Esta suspensión sobre el futuro modelo de Estado se vio interferida y agravada por los diferentes proyectos particulares –a veces incluso contradictorios— de las diversas fuerzas implicadas en el bando rebelde y, sobre todo, por las circunstancias internacionales en general y por la Segunda Guerra Mundial en particular. Sin embargo, la inconcreción no significó inactividad y el general Francisco Franco no desaprovechó la ocasión para acumular en su persona todos los poderes posibles. Dicha consolidación pasó por la sumisión a su voluntad de todas las fuerzas coaligadas en el esfuerzo bélico. Esta supeditación no siempre se forzó, sino que a menudo fue fruto de una provechosa simbiosis entre intereses particulares y generales que, al vincularse mutuamente, facilitaron la pervivencia del régimen durante casi cuarenta años. Bajo la retórica nacional-católica, la corrupción –la utilización de las funciones y medios de la administración pública en beneficio propio— se nos aparece como el auténtico cemento cohesionador del régimen.

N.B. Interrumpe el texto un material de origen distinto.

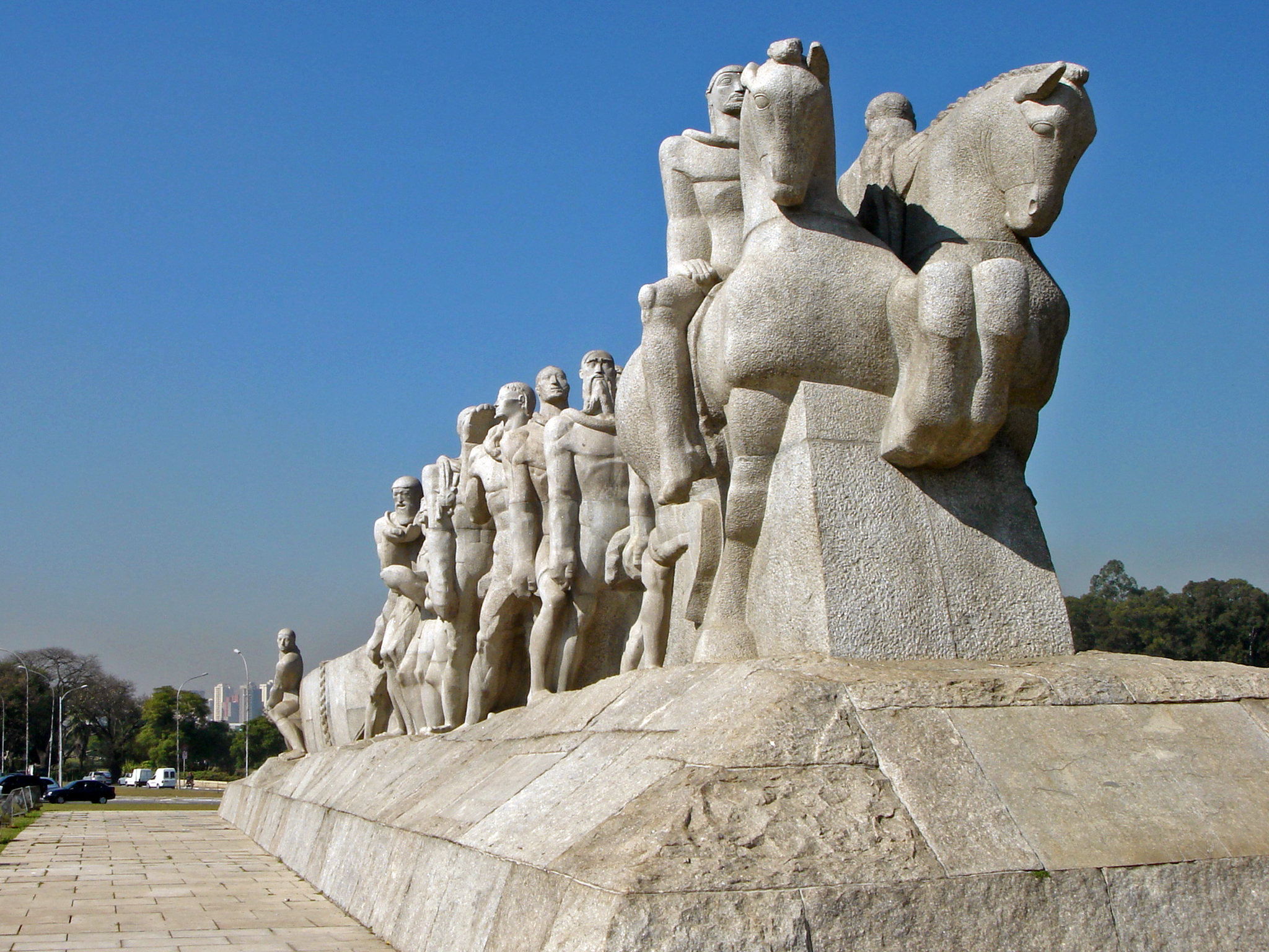 Monumento Bandeirantes, São Paulo, Brazil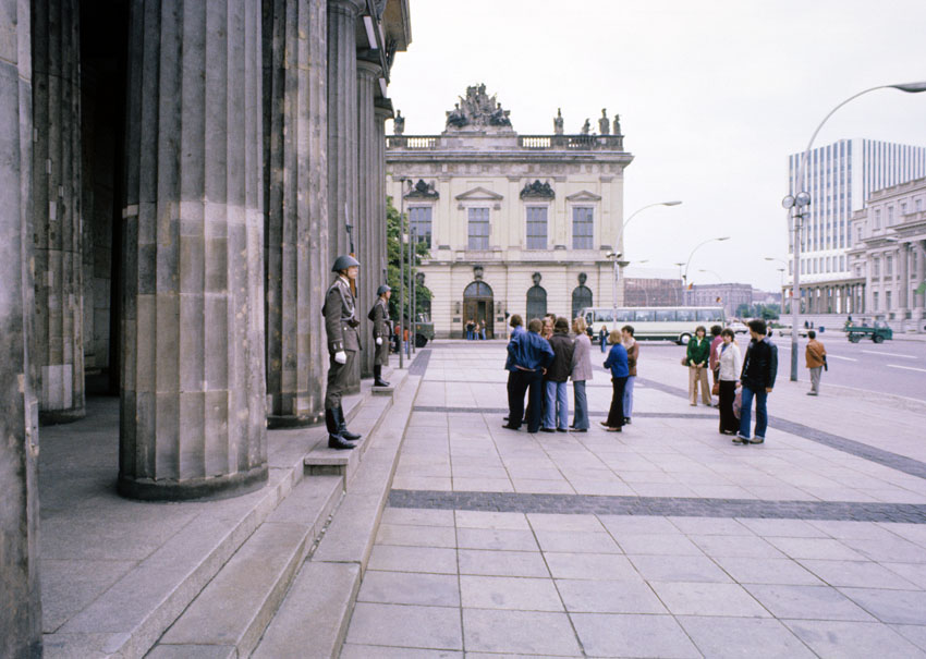 Neue Wache, Berlin (DDR) Ehrenwache NVA-Wachregiment "Friedrich Engels" Juli 1977, © Olga Bandelowa © Olga Bandelowa Nutzung außerhalb von Wikipedia nur mit Namensnennung, siehe Exif.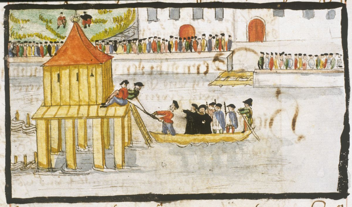 Ertränkung der Grüninger Täufer Jakob Falk und Heini Reimann am 5. September 1528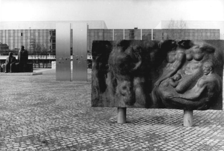 ADN-ZB-Link-3.4.86-Berlin: Arbeitsmaterial zum Marx-Engels-Forum.Die Gestaltung der repräsentativen Denkmalsanlage übernahm auch der Bildhauer Werner Stötzer mit einem Relief. Die Marmorarbeit ist 2.20m hoch und 10m lang. Sie zeigt eine Menschengruppe, deren Existenz von Ausbeutung und Unterdrückung geprägt wird.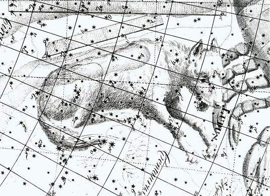 Lupus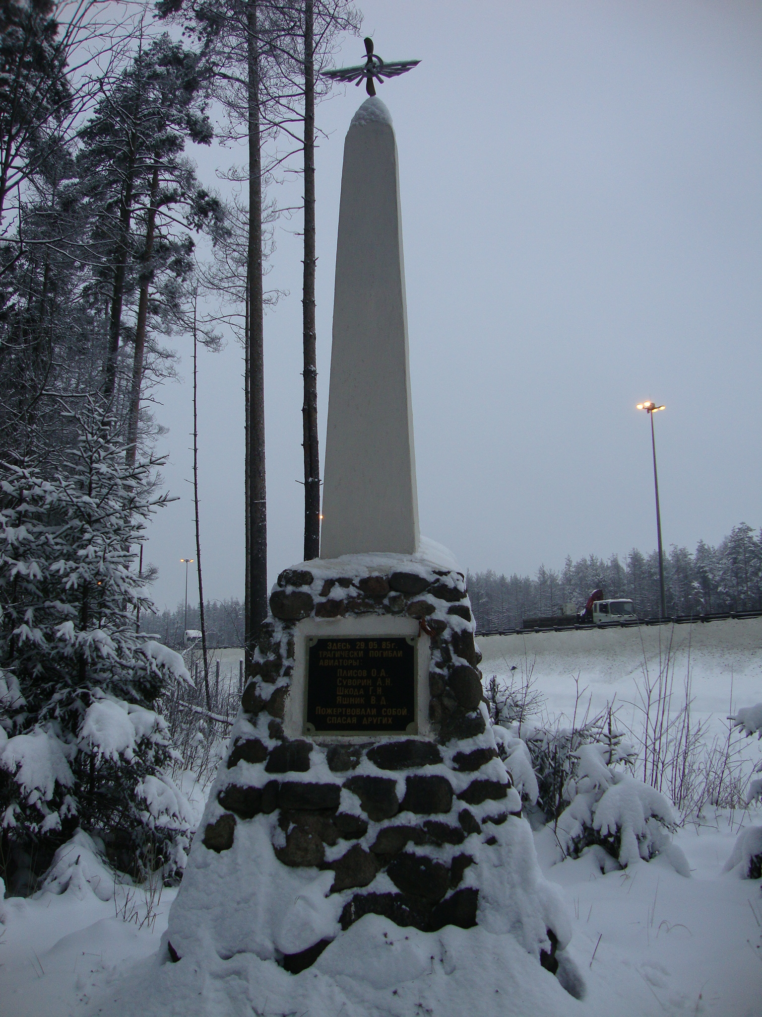 Обелиск авиаторам в Ржевском лесопарке. На заднем плане — КАД.

El Ejército español se convirtió en un caso paradigmático, pues constituyó el principal apoyo del general Franco y del franquismo. En primer lugar, aquellos mandos que podían disputar el liderazgo o bien fueron desactivados a través de una lluvia fina de cargos y prebendas, o bien fueron apartados sin contemplaciones. En segundo lugar, surgió con fuerza una nueva generación de oficiales que lo debían todo a la guerra civil –tanto la propia carrera militar, como la participación en el botín posterior— y cuya fidelidad resultaba, por tanto, inquebrantable… mientras el beneficio fuese seguro.

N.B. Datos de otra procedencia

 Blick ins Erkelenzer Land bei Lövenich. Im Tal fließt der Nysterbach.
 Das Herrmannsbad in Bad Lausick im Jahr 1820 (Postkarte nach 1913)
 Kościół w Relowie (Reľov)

Historia en primera persona

Este no es un libro más sobre la guerra civil y el franquismo: son las primeras memorias de un general integrado –con destinos y contactos relevantes— en la dictadura, pero contrario a la mayoría de sus principios y actuaciones. Para empezar, su concepción del Ejército como «una fuerza, pero no un poder», le llevaba a defender el necesario acatamiento del régimen político existente: «si la Soberanía Nacional en la plenitud de sus poderes, opta por la forma republicana, repetimos una vez más, que, a esa forma de gobierno debe prestar su acatamiento el Ejército, y si el Gobierno es socialista, como si fuera ultraconservador, a todos sumisión y respeto absolutos». Incluso si, en caso de emergencia, estuviera justificada la intervención militar, debería retornarse a los cuarteles al recuperarse la calma, devolviendo a la sociedad civil la iniciativa política.

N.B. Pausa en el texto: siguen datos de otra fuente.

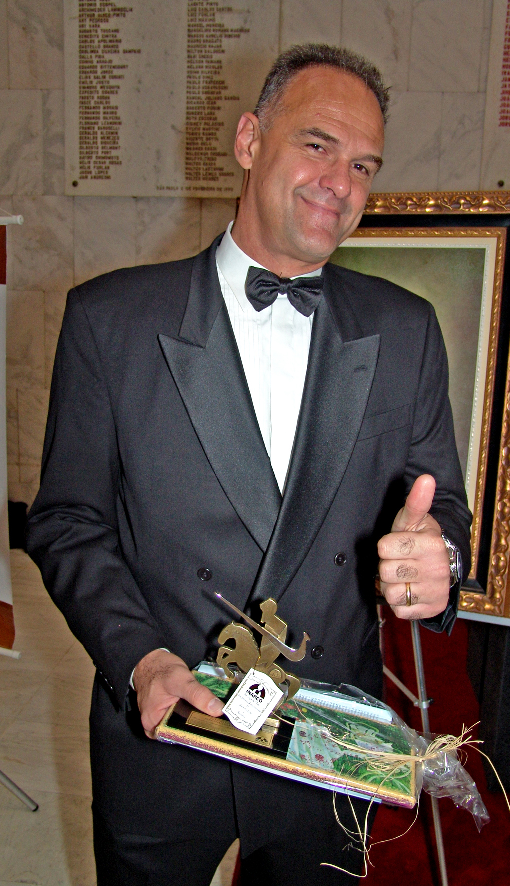 O ex-jogador de basqueste e dirigente esportivo brasileiro Oscar Schmidt.TroféuSet2006 (17)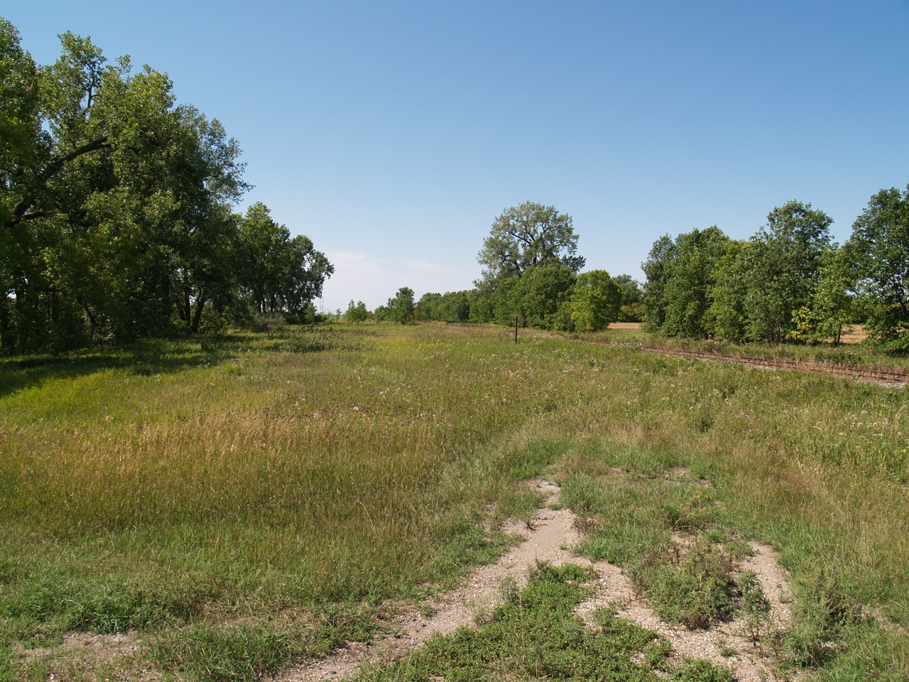 Girard, Minnesota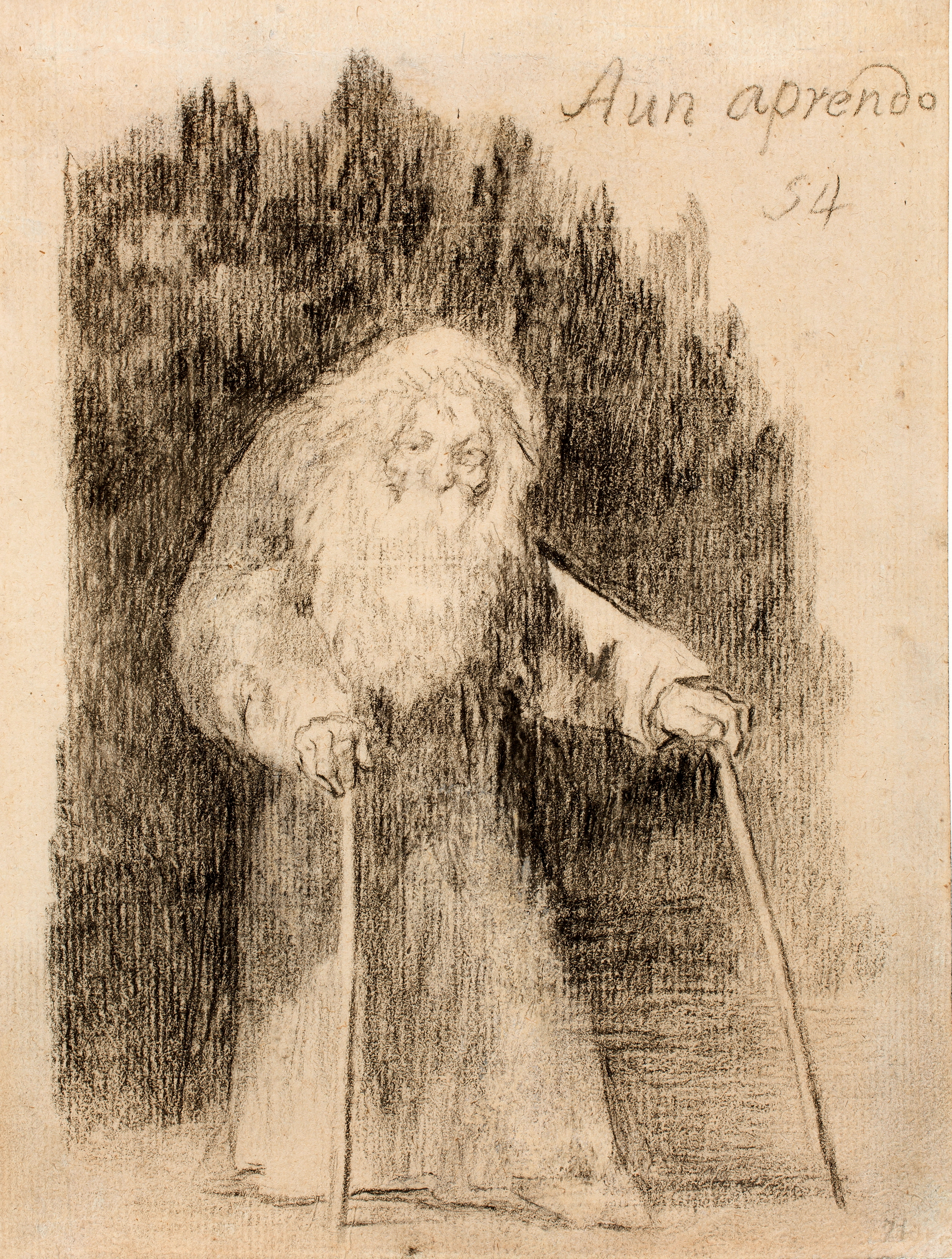 Francisco de Goya, «Aún aprendo», Álbum de Burdeos I o Álbum G, n.º 54, 1825-1828, dibujo a lápiz negro y lápiz litográfico sobre papel verjurado agrisado, 192 x 145 mm, museo del Prado (Madrid, España). Fuente Página web del museo del Prado. Restaurado en 2012.

Aunque a menudo no puede evitar hacerse eco de tópicos sobre el período, este accidentalismo permitía a Latorre una aproximación menos sesgada hacia la Segunda República, sin dolerle prendas a la hora de reconocer sus aciertos. Así, y en clara discrepancia con sus compañeros de armas, los elogios son frecuentes: «una de las mejores medidas tomadas por [Manuel] Azaña fue la reducción del ejército y la forma en que lo hizo, y no la “trituración” cómo con maledicencia intencionada se quiso hacer figurar por los perjudicados».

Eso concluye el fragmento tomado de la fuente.